Because I took on way more than I was able to handle and ended up overwhelmed.

So I took a deep breath. And I took a step back. I did some reading. And I came back and worked on something smaller.

I texted a friend asking for a random object, and she texted back with “chair.” Okay, I thought. I’ve seen a chair before. I know its basic shapes. I know how to draw a chair.

And so I drew a chair.

I got frustrated when it didn’t immediately turn out like I wanted. Art is, like all creative endeavors, a process, and like all processes there are parts that are messy, that don’t look quite right, especially when you’re drawing something for the first time. It’s that space between the first lines on paper and the moment when you sit up and say, “Got it!” And that middle place is the worst, because that “Got it!” moment isn’t a guarantee. Sometimes you have to settle for an “Okay, good enough.” And then you have to try again. And again.

Most importantly you have to stick through the middle to reach something of an end, which is easier said than done. I don’t always do that, whether that’s because of time, energy, whatever. But this time I stuck with it.

And, through persistence and time, I somewhat figured it out (the key is to break up blocks of colors), and ended up with this, which looks somewhat like the style it’s supposed to:

The green chair.
The same green chair, which I scaled up to a more useful size.


I don’t know if this means I’m going to have to build the background piece-by-piece, but hey, I accomplished something that I’m satisfied with, and for right now that’s all that matters. I learned something.
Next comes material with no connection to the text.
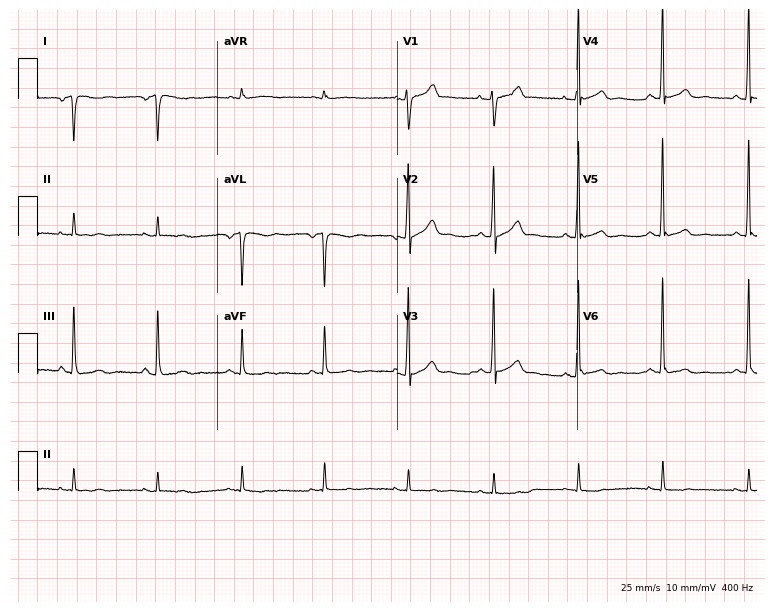
Resting 12-lead electrocardiogram. Patient: a man, 44 years old. None of these six findings is recorded: first-degree AV block, right bundle branch block, left bundle branch block, sinus bradycardia, atrial fibrillation, sinus tachycardia. Findings outside these six are not listed.

While writing this I realized that I haven’t discussed what software I’ve been using. Which is like, a massive oversight, because I’m using open source, free software and part of this class is based on sharing resources.
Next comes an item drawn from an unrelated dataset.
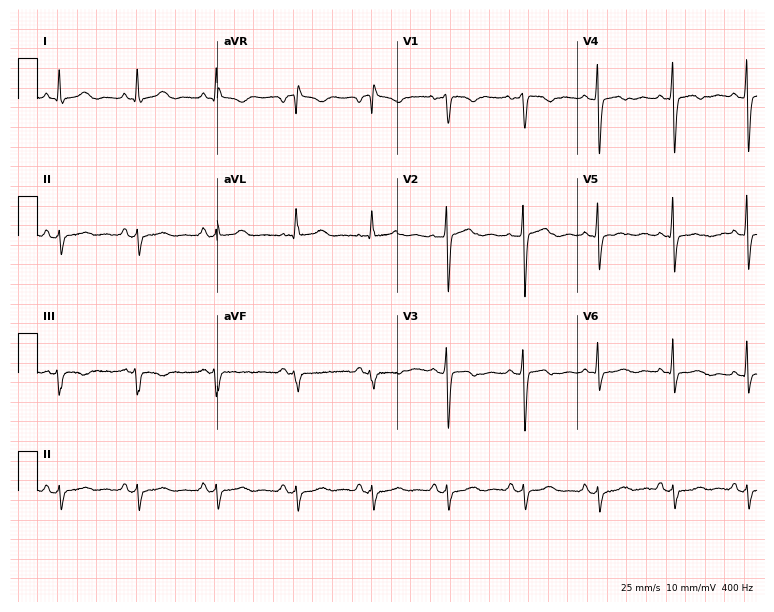
Standard 12-lead ECG recorded from a female patient, 61 years old. None of these six findings is recorded: first-degree AV block, right bundle branch block (RBBB), left bundle branch block (LBBB), sinus bradycardia, atrial fibrillation (AF), sinus tachycardia. Findings outside these six are not listed.

I’m using a program called GIMP 2 (Gnu Image Manipulation Program). It’s kinda like Photoshop for people who aren’t really all that excited about selling their organs on the black market.
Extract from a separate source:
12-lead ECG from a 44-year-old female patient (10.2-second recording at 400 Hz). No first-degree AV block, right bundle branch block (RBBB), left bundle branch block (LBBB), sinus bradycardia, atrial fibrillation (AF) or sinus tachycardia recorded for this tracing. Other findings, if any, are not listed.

I personally wouldn’t call it that intuitive for digital art as a whole, but that’s because in the past I haven’t really done as much of this type of work, and I’m therefore more comfortable with programs that replicate traditional media (pencils, paper, paints) better. However, GIMP 2 also isn’t over-complicated, and there are a lot of resources and tutorials for guidance. It is, however, the most best program I’ve come across as far as 2D animation (gif-making) software goes.

Maybe one of these days I’ll actually remember to take progress shots, and I can share a tutorial or something. After all, we often learn best when teaching others. Any thoughts on that?